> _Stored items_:
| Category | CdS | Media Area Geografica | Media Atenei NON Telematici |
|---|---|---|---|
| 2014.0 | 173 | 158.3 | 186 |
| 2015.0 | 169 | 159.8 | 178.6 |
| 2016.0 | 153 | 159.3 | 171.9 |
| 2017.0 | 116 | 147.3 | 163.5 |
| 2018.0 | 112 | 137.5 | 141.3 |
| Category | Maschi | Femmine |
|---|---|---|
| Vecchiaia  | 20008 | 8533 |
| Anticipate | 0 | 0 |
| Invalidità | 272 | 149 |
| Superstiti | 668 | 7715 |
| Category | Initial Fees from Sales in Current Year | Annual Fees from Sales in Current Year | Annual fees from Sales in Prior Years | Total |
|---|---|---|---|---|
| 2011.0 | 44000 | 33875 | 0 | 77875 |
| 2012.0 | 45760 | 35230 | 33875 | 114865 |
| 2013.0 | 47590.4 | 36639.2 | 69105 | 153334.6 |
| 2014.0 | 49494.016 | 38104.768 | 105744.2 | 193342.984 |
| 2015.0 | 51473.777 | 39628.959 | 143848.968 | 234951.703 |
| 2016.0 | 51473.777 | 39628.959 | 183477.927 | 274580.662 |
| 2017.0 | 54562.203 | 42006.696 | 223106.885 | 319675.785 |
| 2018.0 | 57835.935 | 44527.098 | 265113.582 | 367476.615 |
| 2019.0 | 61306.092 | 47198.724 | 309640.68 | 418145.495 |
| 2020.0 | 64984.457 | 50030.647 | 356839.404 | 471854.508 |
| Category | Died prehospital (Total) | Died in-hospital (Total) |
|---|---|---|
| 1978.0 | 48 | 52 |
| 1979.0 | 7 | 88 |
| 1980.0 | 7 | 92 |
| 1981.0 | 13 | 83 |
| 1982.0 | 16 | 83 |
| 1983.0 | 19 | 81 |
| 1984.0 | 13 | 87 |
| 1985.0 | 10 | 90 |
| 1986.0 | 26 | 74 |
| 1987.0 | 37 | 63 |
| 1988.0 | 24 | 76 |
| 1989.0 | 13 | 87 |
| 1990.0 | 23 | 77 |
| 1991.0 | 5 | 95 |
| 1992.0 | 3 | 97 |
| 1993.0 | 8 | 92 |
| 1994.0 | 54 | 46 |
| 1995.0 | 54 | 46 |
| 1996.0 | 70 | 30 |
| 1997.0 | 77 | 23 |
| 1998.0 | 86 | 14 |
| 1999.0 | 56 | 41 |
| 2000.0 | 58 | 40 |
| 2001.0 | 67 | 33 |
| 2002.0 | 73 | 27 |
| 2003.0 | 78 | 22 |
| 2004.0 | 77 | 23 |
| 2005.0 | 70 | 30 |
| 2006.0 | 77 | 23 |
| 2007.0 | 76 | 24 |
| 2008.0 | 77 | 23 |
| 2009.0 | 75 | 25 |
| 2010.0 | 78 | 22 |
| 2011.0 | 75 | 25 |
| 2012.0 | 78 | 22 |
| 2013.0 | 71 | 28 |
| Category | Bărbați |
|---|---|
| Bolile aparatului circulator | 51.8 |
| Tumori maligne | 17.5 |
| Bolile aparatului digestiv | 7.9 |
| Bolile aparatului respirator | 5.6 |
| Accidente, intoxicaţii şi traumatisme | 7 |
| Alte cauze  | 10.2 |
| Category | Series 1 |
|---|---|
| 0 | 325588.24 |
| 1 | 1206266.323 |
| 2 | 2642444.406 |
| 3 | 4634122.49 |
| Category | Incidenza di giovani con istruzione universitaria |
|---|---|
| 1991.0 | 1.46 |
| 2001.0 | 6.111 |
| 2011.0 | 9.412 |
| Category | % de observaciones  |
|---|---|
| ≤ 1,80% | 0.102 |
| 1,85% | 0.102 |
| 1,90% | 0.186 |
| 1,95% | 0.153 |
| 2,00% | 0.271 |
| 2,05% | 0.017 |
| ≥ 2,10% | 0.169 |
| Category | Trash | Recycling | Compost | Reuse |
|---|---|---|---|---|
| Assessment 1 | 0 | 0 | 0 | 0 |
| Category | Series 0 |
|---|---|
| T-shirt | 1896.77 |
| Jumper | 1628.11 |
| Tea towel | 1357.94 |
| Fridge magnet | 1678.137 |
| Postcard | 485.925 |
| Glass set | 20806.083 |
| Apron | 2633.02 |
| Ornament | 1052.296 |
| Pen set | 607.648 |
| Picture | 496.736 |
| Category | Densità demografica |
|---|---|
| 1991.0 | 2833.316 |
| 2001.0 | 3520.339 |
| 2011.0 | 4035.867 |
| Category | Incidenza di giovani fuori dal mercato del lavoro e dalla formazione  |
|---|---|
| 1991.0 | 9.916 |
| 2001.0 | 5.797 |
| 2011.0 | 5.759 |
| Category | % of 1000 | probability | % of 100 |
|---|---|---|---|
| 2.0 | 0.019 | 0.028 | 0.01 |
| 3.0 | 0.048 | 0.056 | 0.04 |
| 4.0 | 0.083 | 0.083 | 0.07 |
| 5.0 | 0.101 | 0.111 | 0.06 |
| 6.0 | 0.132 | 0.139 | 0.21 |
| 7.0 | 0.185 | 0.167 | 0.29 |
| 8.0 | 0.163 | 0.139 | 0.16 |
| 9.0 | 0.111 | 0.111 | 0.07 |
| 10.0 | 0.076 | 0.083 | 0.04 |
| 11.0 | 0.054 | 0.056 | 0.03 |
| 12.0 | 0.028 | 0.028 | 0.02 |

---

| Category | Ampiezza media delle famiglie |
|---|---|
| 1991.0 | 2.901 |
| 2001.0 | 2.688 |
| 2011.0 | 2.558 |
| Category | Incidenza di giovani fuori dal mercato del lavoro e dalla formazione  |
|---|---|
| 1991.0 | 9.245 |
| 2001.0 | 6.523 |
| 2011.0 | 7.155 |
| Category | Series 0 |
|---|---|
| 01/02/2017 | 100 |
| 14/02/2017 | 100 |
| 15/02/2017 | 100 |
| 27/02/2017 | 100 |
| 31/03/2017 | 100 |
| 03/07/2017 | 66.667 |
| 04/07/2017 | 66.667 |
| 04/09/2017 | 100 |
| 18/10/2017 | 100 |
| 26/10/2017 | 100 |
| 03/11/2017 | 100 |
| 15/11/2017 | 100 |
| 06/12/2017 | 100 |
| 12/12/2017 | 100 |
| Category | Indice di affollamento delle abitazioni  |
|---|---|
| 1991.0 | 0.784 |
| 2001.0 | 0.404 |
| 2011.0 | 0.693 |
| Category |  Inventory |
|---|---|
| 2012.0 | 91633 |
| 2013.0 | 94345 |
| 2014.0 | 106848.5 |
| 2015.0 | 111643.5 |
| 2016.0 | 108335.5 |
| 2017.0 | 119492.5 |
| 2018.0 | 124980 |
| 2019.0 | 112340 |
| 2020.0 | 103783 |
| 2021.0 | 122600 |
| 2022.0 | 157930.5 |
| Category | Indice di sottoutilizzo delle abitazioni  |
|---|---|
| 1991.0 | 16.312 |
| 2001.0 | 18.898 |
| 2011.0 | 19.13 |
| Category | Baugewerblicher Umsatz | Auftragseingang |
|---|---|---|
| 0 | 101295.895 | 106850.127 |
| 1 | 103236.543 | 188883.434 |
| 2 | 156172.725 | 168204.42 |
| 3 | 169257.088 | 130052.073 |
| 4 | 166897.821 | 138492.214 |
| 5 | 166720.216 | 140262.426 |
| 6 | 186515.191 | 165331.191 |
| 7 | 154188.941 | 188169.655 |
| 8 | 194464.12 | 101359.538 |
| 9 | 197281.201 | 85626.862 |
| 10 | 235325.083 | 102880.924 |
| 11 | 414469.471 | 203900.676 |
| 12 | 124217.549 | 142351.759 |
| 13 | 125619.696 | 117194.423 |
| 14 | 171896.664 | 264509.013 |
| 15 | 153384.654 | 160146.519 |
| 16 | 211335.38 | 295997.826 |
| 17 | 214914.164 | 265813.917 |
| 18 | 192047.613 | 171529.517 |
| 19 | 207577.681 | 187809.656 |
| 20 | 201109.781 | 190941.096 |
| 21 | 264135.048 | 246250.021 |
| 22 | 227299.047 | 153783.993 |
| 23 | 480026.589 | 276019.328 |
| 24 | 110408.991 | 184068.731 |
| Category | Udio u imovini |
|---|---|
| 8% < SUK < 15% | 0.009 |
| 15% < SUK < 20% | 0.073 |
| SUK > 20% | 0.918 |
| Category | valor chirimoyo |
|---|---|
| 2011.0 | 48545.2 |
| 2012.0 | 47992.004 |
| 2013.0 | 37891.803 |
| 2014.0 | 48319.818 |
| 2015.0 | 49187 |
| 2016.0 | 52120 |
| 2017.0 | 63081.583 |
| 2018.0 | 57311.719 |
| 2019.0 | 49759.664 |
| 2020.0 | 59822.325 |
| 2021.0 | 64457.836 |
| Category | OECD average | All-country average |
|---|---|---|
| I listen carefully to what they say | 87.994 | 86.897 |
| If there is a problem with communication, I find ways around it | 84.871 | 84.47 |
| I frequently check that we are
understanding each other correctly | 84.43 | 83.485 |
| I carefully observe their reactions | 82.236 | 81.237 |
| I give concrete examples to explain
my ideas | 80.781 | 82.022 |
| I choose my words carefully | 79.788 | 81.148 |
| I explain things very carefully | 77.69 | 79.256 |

* * *

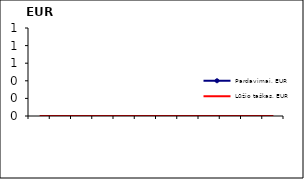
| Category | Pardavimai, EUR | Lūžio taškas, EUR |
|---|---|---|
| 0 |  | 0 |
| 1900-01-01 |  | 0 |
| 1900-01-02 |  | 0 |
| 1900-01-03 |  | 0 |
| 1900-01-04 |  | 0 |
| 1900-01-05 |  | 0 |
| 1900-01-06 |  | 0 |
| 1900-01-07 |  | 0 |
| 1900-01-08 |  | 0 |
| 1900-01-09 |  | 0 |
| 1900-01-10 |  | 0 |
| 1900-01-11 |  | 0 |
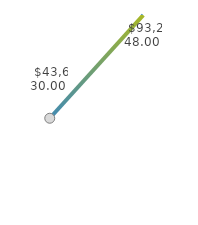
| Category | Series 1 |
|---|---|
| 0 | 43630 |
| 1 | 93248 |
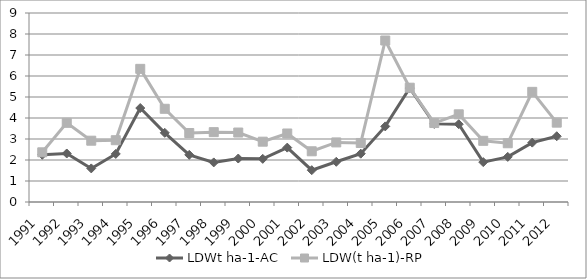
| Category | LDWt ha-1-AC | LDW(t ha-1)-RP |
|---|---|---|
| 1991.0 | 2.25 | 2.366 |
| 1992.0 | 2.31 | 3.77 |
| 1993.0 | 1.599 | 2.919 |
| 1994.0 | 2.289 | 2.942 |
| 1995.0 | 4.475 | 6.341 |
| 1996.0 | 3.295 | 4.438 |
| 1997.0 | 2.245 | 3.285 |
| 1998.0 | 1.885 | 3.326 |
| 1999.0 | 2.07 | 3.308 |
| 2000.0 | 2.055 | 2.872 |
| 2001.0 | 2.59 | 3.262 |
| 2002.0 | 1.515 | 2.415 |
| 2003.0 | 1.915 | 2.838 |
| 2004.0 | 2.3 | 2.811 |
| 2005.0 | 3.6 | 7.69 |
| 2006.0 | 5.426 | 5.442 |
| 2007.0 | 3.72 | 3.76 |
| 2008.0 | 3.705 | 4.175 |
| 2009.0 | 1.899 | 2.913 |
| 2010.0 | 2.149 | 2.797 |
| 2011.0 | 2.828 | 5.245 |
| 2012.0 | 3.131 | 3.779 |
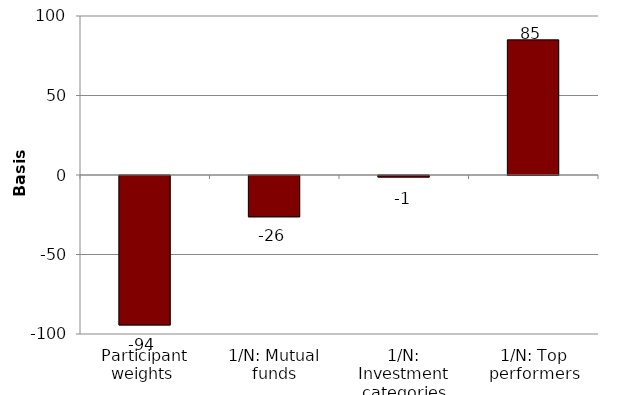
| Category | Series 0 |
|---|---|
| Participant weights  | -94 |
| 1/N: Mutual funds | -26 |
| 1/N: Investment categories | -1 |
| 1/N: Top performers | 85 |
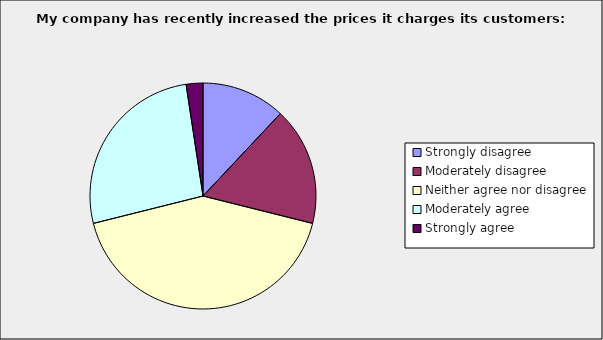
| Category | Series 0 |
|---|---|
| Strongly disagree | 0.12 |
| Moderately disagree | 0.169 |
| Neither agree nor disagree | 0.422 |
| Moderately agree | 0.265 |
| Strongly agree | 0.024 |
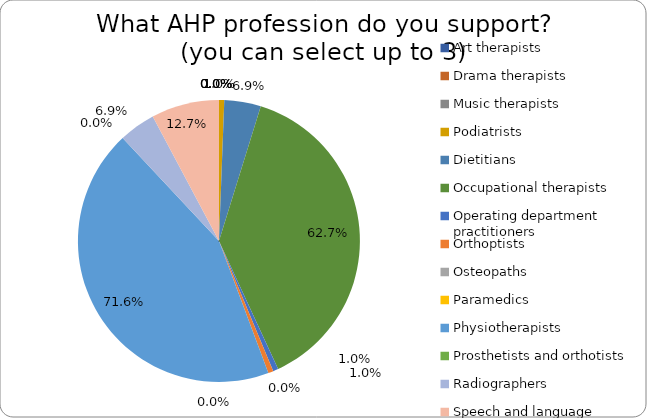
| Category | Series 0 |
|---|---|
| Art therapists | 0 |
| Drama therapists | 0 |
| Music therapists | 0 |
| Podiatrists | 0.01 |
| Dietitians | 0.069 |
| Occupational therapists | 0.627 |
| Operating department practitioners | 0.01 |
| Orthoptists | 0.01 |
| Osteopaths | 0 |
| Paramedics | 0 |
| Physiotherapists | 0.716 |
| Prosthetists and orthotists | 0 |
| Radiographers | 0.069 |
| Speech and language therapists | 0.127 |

> _What you should do_: Give back precisely the lines above that start at the line containing "2001.0 | 18.898 |" and end at the line containing "194464.12 | 101359.538 |", inclusive. No other lines belong in the output.

> _Answer to the exercise_:
| 2001.0 | 18.898 |
| 2011.0 | 19.13 |
| Category | Baugewerblicher Umsatz | Auftragseingang |
|---|---|---|
| 0 | 101295.895 | 106850.127 |
| 1 | 103236.543 | 188883.434 |
| 2 | 156172.725 | 168204.42 |
| 3 | 169257.088 | 130052.073 |
| 4 | 166897.821 | 138492.214 |
| 5 | 166720.216 | 140262.426 |
| 6 | 186515.191 | 165331.191 |
| 7 | 154188.941 | 188169.655 |
| 8 | 194464.12 | 101359.538 |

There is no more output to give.